*** Opening INPUT ***
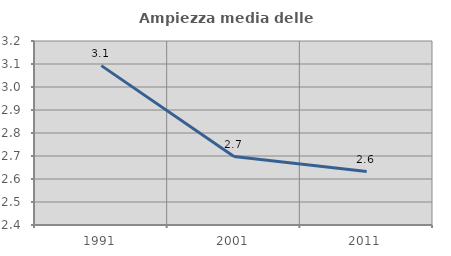
| Category | Ampiezza media delle famiglie |
|---|---|
| 1991.0 | 3.093 |
| 2001.0 | 2.697 |
| 2011.0 | 2.633 |
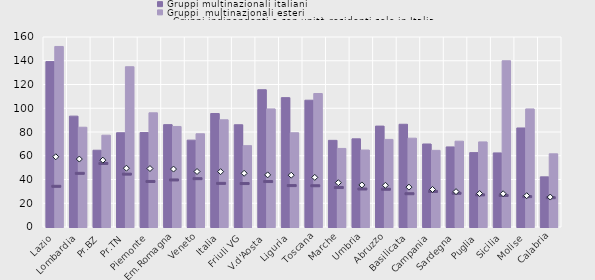
| Category | Gruppi multinazionali italiani | Gruppi  multinazionali esteri |
|---|---|---|
| Lazio | 139.298 | 152.026 |
| Lombardia | 93.363 | 84.021 |
| Pr.BZ | 64.652 | 77.307 |
| Pr.TN | 79.371 | 134.965 |
| Piemonte | 79.542 | 96.15 |
| Em.Romagna | 86.203 | 84.669 |
| Veneto | 73.142 | 78.507 |
| Italia | 95.575 | 90.279 |
| Friuli VG | 86.108 | 68.488 |
| V.d'Aosta | 115.607 | 99.47 |
| Liguria | 108.937 | 79.366 |
| Toscana | 106.775 | 112.415 |
| Marche | 72.969 | 66.159 |
| Umbria | 74.225 | 64.807 |
| Abruzzo | 84.97 | 73.769 |
| Basilicata | 86.508 | 74.795 |
| Campania | 69.898 | 64.542 |
| Sardegna | 67.427 | 72.276 |
| Puglia | 62.634 | 71.659 |
| Sicilia | 62.378 | 139.989 |
| Molise | 83.405 | 99.444 |
| Calabria | 42.238 | 61.626 |
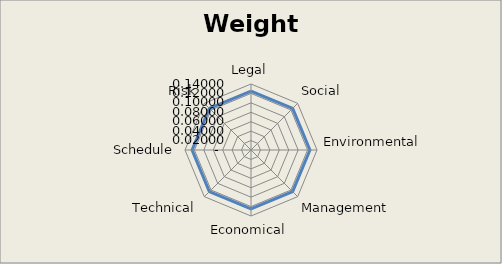
| Category | Series 0 |
|---|---|
| Legal | 0.125 |
| Social | 0.125 |
| Environmental | 0.125 |
| Management | 0.125 |
| Economical | 0.125 |
| Technical | 0.125 |
| Schedule | 0.125 |
| Risk | 0.125 |
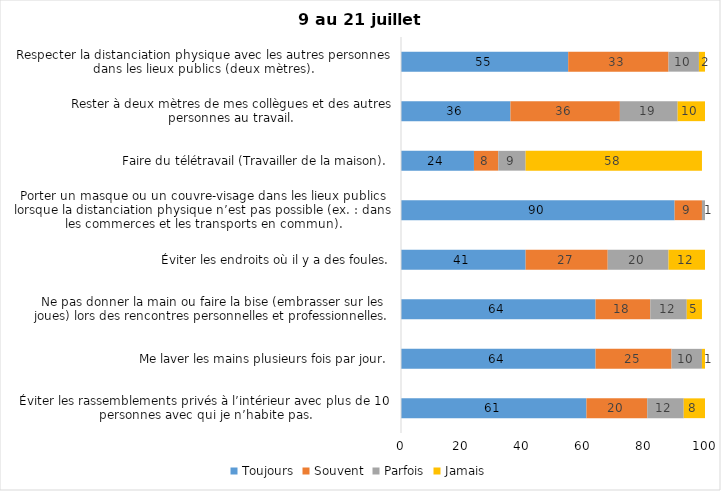
| Category | Toujours | Souvent | Parfois | Jamais |
|---|---|---|---|---|
| Éviter les rassemblements privés à l’intérieur avec plus de 10 personnes avec qui je n’habite pas. | 61 | 20 | 12 | 8 |
| Me laver les mains plusieurs fois par jour. | 64 | 25 | 10 | 1 |
| Ne pas donner la main ou faire la bise (embrasser sur les joues) lors des rencontres personnelles et professionnelles. | 64 | 18 | 12 | 5 |
| Éviter les endroits où il y a des foules. | 41 | 27 | 20 | 12 |
| Porter un masque ou un couvre-visage dans les lieux publics lorsque la distanciation physique n’est pas possible (ex. : dans les commerces et les transports en commun). | 90 | 9 | 1 | 0 |
| Faire du télétravail (Travailler de la maison). | 24 | 8 | 9 | 58 |
| Rester à deux mètres de mes collègues et des autres personnes au travail. | 36 | 36 | 19 | 10 |
| Respecter la distanciation physique avec les autres personnes dans les lieux publics (deux mètres). | 55 | 33 | 10 | 2 |
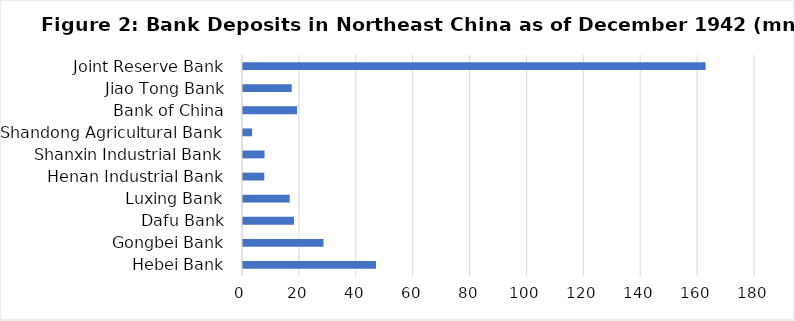
| Category | Deposits |
|---|---|
| Hebei Bank | 46770 |
| Gongbei Bank | 28315 |
| Dafu Bank | 17916 |
| Luxing Bank | 16418 |
| Henan Industrial Bank | 7482 |
| Shanxin Industrial Bank | 7573 |
| Shandong Agricultural Bank | 3196 |
| Bank of China | 19013 |
| Jiao Tong Bank | 17140 |
| Joint Reserve Bank | 162628 |
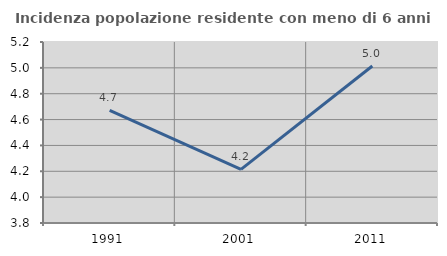
| Category | Incidenza popolazione residente con meno di 6 anni |
|---|---|
| 1991.0 | 4.672 |
| 2001.0 | 4.215 |
| 2011.0 | 5.015 |
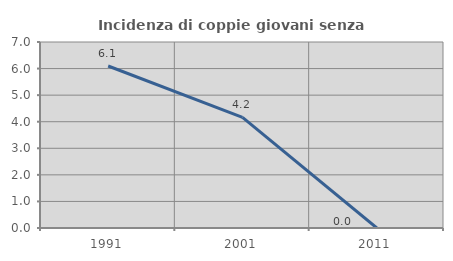
| Category | Incidenza di coppie giovani senza figli |
|---|---|
| 1991.0 | 6.098 |
| 2001.0 | 4.167 |
| 2011.0 | 0 |
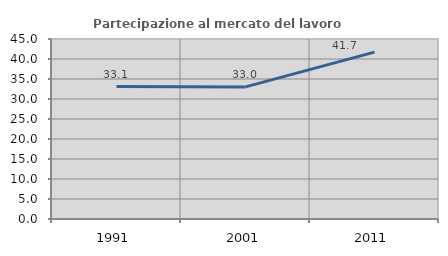
| Category | Partecipazione al mercato del lavoro  femminile |
|---|---|
| 1991.0 | 33.114 |
| 2001.0 | 33.021 |
| 2011.0 | 41.71 |
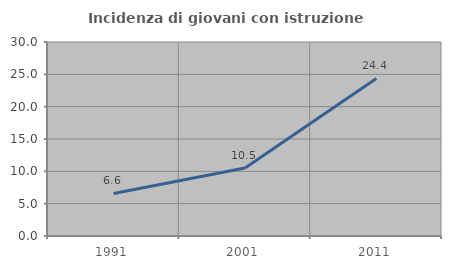
| Category | Incidenza di giovani con istruzione universitaria |
|---|---|
| 1991.0 | 6.584 |
| 2001.0 | 10.526 |
| 2011.0 | 24.365 |
*** Closing INPUT ***
* **AIM OF THE EXERCISE**:
Each entry must be set down word for word; no image may be carried over.

* **SOLUTION TO THIS EXERCISE**:
| Category | Ampiezza media delle famiglie |
|---|---|
| 1991.0 | 3.093 |
| 2001.0 | 2.697 |
| 2011.0 | 2.633 |
| Category | Gruppi multinazionali italiani | Gruppi  multinazionali esteri |
|---|---|---|
| Lazio | 139.298 | 152.026 |
| Lombardia | 93.363 | 84.021 |
| Pr.BZ | 64.652 | 77.307 |
| Pr.TN | 79.371 | 134.965 |
| Piemonte | 79.542 | 96.15 |
| Em.Romagna | 86.203 | 84.669 |
| Veneto | 73.142 | 78.507 |
| Italia | 95.575 | 90.279 |
| Friuli VG | 86.108 | 68.488 |
| V.d'Aosta | 115.607 | 99.47 |
| Liguria | 108.937 | 79.366 |
| Toscana | 106.775 | 112.415 |
| Marche | 72.969 | 66.159 |
| Umbria | 74.225 | 64.807 |
| Abruzzo | 84.97 | 73.769 |
| Basilicata | 86.508 | 74.795 |
| Campania | 69.898 | 64.542 |
| Sardegna | 67.427 | 72.276 |
| Puglia | 62.634 | 71.659 |
| Sicilia | 62.378 | 139.989 |
| Molise | 83.405 | 99.444 |
| Calabria | 42.238 | 61.626 |
| Category | Series 0 |
|---|---|
| Legal | 0.125 |
| Social | 0.125 |
| Environmental | 0.125 |
| Management | 0.125 |
| Economical | 0.125 |
| Technical | 0.125 |
| Schedule | 0.125 |
| Risk | 0.125 |
| Category | Toujours | Souvent | Parfois | Jamais |
|---|---|---|---|---|
| Éviter les rassemblements privés à l’intérieur avec plus de 10 personnes avec qui je n’habite pas. | 61 | 20 | 12 | 8 |
| Me laver les mains plusieurs fois par jour. | 64 | 25 | 10 | 1 |
| Ne pas donner la main ou faire la bise (embrasser sur les joues) lors des rencontres personnelles et professionnelles. | 64 | 18 | 12 | 5 |
| Éviter les endroits où il y a des foules. | 41 | 27 | 20 | 12 |
| Porter un masque ou un couvre-visage dans les lieux publics lorsque la distanciation physique n’est pas possible (ex. : dans les commerces et les transports en commun). | 90 | 9 | 1 | 0 |
| Faire du télétravail (Travailler de la maison). | 24 | 8 | 9 | 58 |
| Rester à deux mètres de mes collègues et des autres personnes au travail. | 36 | 36 | 19 | 10 |
| Respecter la distanciation physique avec les autres personnes dans les lieux publics (deux mètres). | 55 | 33 | 10 | 2 |
| Category | Deposits |
|---|---|
| Hebei Bank | 46770 |
| Gongbei Bank | 28315 |
| Dafu Bank | 17916 |
| Luxing Bank | 16418 |
| Henan Industrial Bank | 7482 |
| Shanxin Industrial Bank | 7573 |
| Shandong Agricultural Bank | 3196 |
| Bank of China | 19013 |
| Jiao Tong Bank | 17140 |
| Joint Reserve Bank | 162628 |
| Category | Incidenza popolazione residente con meno di 6 anni |
|---|---|
| 1991.0 | 4.672 |
| 2001.0 | 4.215 |
| 2011.0 | 5.015 |
| Category | Incidenza di coppie giovani senza figli |
|---|---|
| 1991.0 | 6.098 |
| 2001.0 | 4.167 |
| 2011.0 | 0 |
| Category | Partecipazione al mercato del lavoro  femminile |
|---|---|
| 1991.0 | 33.114 |
| 2001.0 | 33.021 |
| 2011.0 | 41.71 |
| Category | Incidenza di giovani con istruzione universitaria |
|---|---|
| 1991.0 | 6.584 |
| 2001.0 | 10.526 |
| 2011.0 | 24.365 |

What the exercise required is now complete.